Requesting politely to stay in the dark will not serve journalism

Quote

At Salon, Richard constantly analyzed revenue per thousand page views vs. cost per thousand page views, unit by unit, story by story, author by author, and section by section. People didn’t want to look at this data because they were afraid that unprofitable pieces would be cut. It was the same pushback years before with basic traffic data. People in the newsroom didn’t want to consult it because they assumed you’d end up writing entirely for SEO. But this argument assumes that when we get data, we dispense with our wisdom. It doesn’t work that way. You can continue producing the important but unprofitable pieces, but as a business, you need to know what’s happening out there. Requesting politely to stay in the dark will not serve journalism.
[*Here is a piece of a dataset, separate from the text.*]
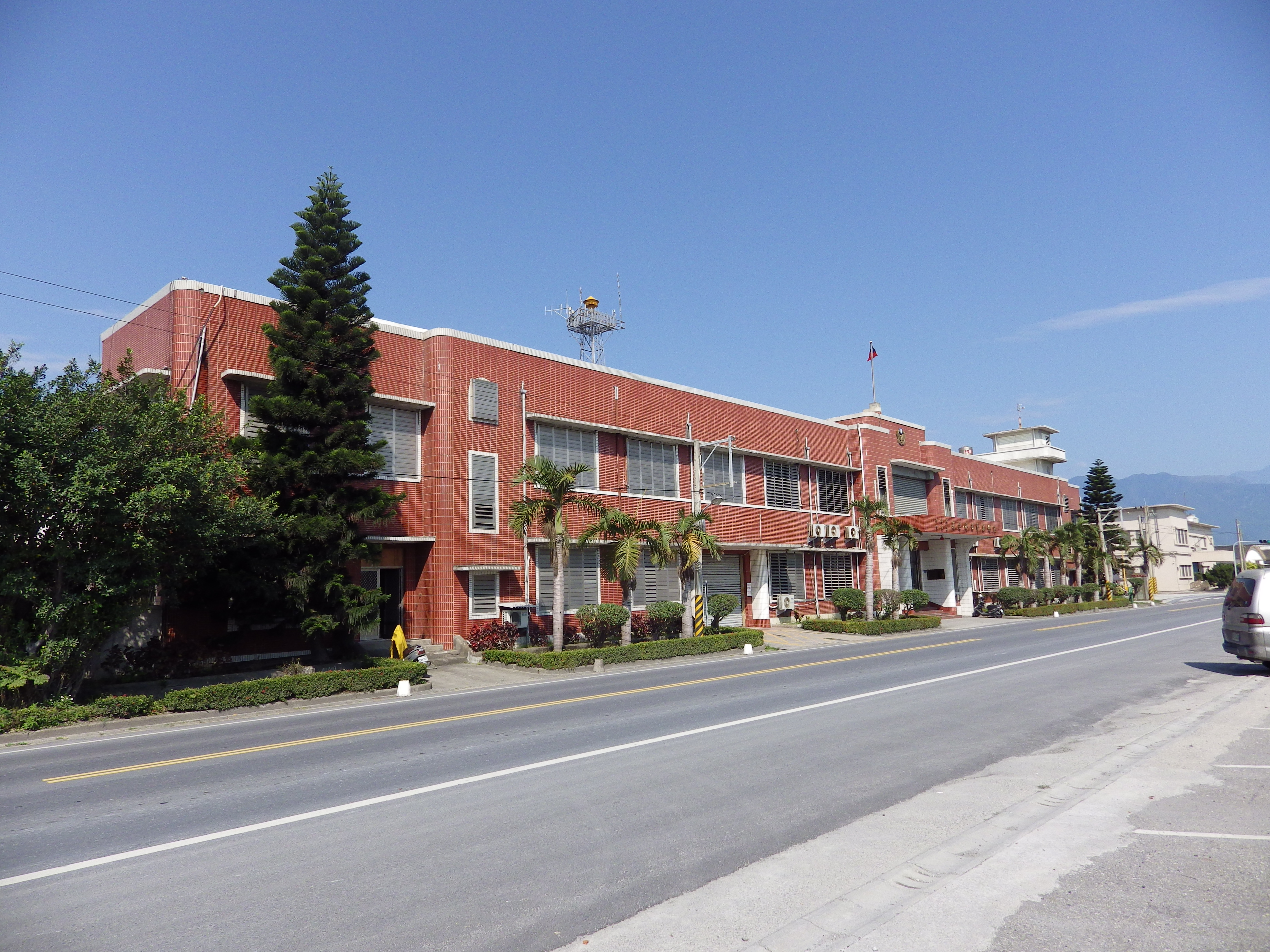 花蓮港埠頭合同廳舍外觀

- from Matt Stempeck’s liveblog of Richard Gingras’s Nieman Foundation speech

Stop blaming the internet for rubbish news content

Newspapers and newsrooms generally have always striven to publish stories that are important, interesting, informative and entertaining.  Not every one puts those in the same order or gives them the same importance. But the internet hasn’t changed that much.
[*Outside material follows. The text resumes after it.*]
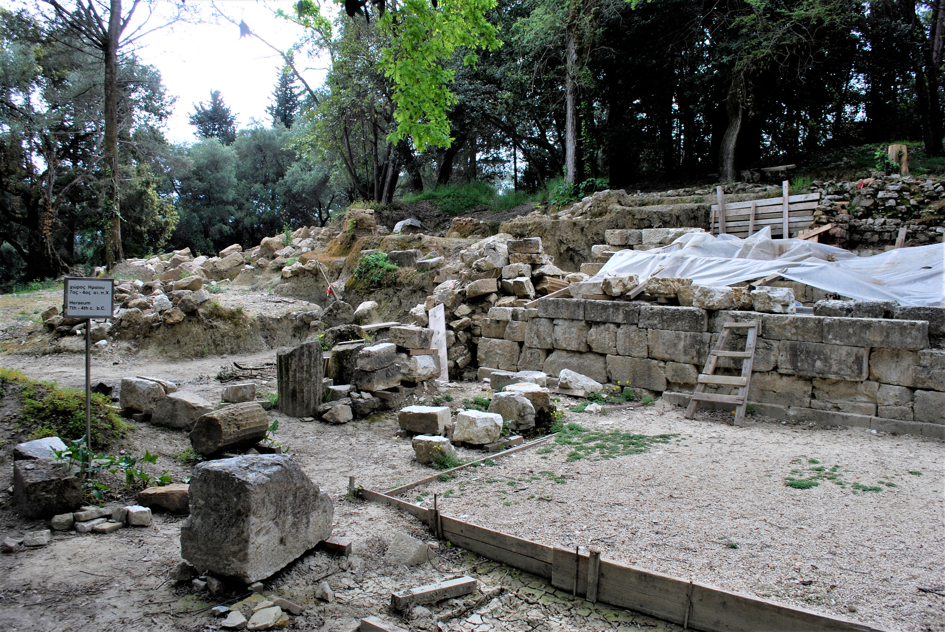 Vue du site archéologique de Paleopoli à Corfou.

The unbundling effects of the net mean that instead of relying on the front page to sell the whole bundle, each piece has to sell itself. That can be hard; suddenly the relative market sizes for different sorts of content are much starker, and for people who care more about important/interesting/informative than entertaining, that’s been a depressing flood of data. But the internet  didn’t create that demand – it just made it more obvious. Whether we should feed it or not is an editorial question. Personally, I think it’s fine to give people a little of what they want – as long as a newsroom is putting out informative and important stories, a few interesting and entertaining ones are good too, so long as they’re not lies, unethically acquired or vicious.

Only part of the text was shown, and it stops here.